Il faut le voir pour le croire. Non, nous ne sommes pas au rassemblement annuel d’un club de collectionneurs. Et pourtant, dans les 100 Combi au global sous nos yeux ? Un peu plus, un peu moins ? Impossible d’avoir une idée au plus juste du nombre de Transporter, toutes générations confondues, remisés ici. Ceux-ci sont d’abord destinés à trouver un locataire, éventuellement et par opportunité un acheteur, mais ils sont surtout en route pour une seconde vie, dont quelques-uns en attente d’une restauration complète. Chez Only Combi, le parc de véhicules évolue sans cesse. Pour exemple, tout début avril, le jour de notre reportage, Bruno Verscheure nous indiquait qu’il venait encore d’acquérir deux T3 et un T2 dans la semaine. Une chose est sûre, il n’y a pas deux collections privées de Combi comme la sienne en France et sans doute aucune autre également en Europe. Car si un peu partout dans l’Hexagone, les loueurs ne manquent pas et se multiplient, Only Combi a assurément le choix le plus riche que l’on puisse trouver. Pour le parc locatif, d’ailleurs, la composition de la flotte est plus précise : environ 40 Combi aménagés et une petite dizaine d’autres façons Combi bus et Combi bar destinés, eux, à des foires, festivals et autres événements comparables. Bien sûr, les modèles « camper » sont les favoris des particuliers en quête de week-ends et vacances en mode vintage. Et c’est bien là la vocation originelle d’Only Combi, le point de départ.
uD’abord que des T3
Tout a finalement commencé il y a 10 ans. Bruno était encore dans sa vie professionnelle d’avant, maraîcher, allant de marchés en marchés pour vendre ses fruits et légumes. Pas le temps pour l’oisiveté, ses week-ends étaient également occupés à traverser la France en camping-car afin d’accompagner son fils sur des compétitions de moto.

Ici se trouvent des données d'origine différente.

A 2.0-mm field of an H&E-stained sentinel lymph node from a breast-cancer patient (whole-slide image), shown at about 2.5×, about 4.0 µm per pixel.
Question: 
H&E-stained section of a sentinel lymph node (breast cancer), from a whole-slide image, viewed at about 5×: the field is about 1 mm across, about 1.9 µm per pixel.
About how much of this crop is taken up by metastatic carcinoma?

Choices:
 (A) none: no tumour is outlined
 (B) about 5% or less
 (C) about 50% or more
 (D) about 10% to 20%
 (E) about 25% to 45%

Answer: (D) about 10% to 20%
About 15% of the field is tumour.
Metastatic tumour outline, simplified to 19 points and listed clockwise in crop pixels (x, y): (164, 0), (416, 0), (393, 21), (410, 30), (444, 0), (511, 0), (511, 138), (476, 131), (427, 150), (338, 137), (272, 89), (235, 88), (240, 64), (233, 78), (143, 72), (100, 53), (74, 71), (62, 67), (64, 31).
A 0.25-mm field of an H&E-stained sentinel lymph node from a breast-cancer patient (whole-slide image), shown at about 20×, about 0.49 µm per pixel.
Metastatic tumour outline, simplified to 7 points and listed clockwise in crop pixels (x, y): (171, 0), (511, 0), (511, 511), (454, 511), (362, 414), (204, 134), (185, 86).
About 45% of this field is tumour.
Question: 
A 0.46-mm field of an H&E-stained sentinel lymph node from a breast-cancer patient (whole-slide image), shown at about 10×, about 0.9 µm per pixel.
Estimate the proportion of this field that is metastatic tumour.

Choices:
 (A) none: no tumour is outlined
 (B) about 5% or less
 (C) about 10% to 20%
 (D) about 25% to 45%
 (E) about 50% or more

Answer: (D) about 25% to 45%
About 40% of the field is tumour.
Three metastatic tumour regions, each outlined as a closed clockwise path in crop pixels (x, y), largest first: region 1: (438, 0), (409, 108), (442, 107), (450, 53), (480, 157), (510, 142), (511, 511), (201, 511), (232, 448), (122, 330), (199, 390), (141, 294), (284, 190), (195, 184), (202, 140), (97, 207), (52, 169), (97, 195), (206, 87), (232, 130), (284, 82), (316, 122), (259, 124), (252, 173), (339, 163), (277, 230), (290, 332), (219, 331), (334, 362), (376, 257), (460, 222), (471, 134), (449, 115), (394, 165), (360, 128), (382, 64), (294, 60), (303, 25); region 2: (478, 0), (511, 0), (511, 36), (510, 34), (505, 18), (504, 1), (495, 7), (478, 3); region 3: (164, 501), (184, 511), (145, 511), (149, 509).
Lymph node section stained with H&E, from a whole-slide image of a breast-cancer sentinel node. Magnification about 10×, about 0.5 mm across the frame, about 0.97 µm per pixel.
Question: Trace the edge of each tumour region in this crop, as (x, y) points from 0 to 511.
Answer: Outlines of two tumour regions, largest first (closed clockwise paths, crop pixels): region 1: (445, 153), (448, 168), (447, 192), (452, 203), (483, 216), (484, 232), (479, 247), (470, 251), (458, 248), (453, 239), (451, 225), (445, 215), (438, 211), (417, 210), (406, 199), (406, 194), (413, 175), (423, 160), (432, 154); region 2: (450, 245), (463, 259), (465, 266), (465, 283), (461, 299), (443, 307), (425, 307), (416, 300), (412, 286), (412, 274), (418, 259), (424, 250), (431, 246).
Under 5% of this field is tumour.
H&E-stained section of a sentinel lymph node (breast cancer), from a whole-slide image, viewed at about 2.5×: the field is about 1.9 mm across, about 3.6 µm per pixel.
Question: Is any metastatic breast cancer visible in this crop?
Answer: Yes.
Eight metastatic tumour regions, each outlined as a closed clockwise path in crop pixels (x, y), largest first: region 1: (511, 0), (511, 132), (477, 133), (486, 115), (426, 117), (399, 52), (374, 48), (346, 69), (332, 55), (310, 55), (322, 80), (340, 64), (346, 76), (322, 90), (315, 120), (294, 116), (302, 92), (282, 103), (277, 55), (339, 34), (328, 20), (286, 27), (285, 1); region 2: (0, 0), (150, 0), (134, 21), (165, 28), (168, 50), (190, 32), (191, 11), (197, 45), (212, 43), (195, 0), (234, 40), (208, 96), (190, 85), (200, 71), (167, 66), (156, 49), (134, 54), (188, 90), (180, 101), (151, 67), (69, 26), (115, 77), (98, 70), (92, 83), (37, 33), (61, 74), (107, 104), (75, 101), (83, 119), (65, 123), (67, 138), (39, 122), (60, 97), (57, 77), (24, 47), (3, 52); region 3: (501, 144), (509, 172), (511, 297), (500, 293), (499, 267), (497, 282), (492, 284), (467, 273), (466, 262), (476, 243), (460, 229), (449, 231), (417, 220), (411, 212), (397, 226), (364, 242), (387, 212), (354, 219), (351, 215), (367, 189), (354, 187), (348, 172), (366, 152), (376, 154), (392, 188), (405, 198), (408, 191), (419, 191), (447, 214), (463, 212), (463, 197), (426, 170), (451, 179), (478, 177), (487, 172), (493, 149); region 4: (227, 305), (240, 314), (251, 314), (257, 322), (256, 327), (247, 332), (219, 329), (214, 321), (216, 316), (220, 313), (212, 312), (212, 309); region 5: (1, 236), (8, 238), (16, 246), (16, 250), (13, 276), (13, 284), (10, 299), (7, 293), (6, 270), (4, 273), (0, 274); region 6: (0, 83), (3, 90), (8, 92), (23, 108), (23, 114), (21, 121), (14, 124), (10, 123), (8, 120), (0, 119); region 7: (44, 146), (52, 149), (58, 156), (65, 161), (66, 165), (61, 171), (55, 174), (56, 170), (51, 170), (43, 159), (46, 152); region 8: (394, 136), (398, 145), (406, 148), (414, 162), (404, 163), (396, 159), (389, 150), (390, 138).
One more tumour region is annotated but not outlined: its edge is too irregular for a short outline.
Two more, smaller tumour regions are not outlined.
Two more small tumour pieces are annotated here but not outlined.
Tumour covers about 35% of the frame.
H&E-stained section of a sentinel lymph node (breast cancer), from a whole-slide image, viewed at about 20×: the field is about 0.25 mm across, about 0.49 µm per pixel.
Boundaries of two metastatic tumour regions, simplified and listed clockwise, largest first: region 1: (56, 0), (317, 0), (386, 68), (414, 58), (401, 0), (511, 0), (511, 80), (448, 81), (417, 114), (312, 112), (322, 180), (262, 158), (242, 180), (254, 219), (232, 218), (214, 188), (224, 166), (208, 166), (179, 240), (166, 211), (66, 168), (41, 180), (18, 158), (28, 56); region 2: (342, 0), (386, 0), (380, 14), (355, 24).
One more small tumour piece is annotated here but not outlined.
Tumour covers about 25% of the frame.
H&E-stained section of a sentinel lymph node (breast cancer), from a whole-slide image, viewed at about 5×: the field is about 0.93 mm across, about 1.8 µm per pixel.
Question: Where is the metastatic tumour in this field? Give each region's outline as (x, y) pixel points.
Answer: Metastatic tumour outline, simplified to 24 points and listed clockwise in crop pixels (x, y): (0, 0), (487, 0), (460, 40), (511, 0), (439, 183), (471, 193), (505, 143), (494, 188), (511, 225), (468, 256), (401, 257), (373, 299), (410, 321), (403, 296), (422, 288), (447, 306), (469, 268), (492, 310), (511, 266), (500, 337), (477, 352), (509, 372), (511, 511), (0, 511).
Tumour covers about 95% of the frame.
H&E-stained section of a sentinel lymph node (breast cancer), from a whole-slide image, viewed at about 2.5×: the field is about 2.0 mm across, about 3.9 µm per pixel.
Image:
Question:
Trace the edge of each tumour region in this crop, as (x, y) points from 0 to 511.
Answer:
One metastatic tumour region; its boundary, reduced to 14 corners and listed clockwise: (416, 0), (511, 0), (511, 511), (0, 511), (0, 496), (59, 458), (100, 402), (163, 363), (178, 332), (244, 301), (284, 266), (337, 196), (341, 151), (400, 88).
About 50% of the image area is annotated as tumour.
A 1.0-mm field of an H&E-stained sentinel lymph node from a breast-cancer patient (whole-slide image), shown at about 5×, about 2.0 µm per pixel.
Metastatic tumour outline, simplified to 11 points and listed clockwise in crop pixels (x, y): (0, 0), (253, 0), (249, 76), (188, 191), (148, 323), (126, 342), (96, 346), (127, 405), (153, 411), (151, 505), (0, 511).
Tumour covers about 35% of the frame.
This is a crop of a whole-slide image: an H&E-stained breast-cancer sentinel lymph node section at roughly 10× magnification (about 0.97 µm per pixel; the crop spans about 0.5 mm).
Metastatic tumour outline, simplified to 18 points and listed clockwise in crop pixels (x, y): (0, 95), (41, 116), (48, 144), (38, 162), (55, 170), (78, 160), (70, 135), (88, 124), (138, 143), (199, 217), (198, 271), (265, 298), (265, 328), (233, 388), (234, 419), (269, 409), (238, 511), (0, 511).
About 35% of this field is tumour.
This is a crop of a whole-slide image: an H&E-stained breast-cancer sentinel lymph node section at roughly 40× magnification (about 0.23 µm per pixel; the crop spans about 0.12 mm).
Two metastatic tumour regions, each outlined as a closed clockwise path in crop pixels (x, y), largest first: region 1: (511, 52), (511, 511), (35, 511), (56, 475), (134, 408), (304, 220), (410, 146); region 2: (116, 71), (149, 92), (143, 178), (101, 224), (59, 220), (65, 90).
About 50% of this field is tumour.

« À l’époque je voulais préparer ma retraite. Je me disais, surtout pas les Seychelles, je vais m’ennuyer, nous explique-t-il. J’ai alors commencé à m’acheter des vieilles voitures Mercedes pour m’occuper. » Bruno a aussi mis en place, assez vite, une société de location de quelques camping-cars, percevant parfaitement l’intérêt de la formule avec sa propre expérience. « J’en ai eu jusqu’à cinq en location. » Reste que le camping-car, ce n’était pas vraiment sa tasse de thé. Et c’est par hasard, en cherchant un véhicule ancien des plus spécifiques, une DKW à moteur deux-temps d’origine, qu’il entend parler d’un autre modèle en vente et à restaurer, un Volkswagen T3 aménagé. Bruno n’est pas encore un spécialiste du genre, mais il se renseigne pour connaître la valeur de ce Combi de troisième génération. Les réponses qu’on lui apporte sont plutôt évasives, mais les questions répétées sur l’endroit où se trouverait ce fameux T3 à racheter éveillent son instinct. À Rungis, les notions de valeur en regard de l’offre et la demande, il connaît. L’intérêt de ses interlocuteurs pour localiser ce T3 confirme qu’il doit être sur une piste inté
ressante. Pour lui, c’est aussi quelque part un clin d’oeil à ses souvenirs d’enfance. « Mes parents, agriculteurs, avaient un T2 bus. Pour les vacances, on retirait la paille qui était dedans, on le nettoyait, on ajoutait une banquette et on partait avec. » Le T3 en question, avait notamment d’une nouvelle boîte de vitesses. Remis en état, Bruno l’a ensuite proposé en location sous le petit nom de Scoobi. « C’était en avril 2014, en août j’en avais quatre de plus à proposer, tous restaurés » , se souvient-il.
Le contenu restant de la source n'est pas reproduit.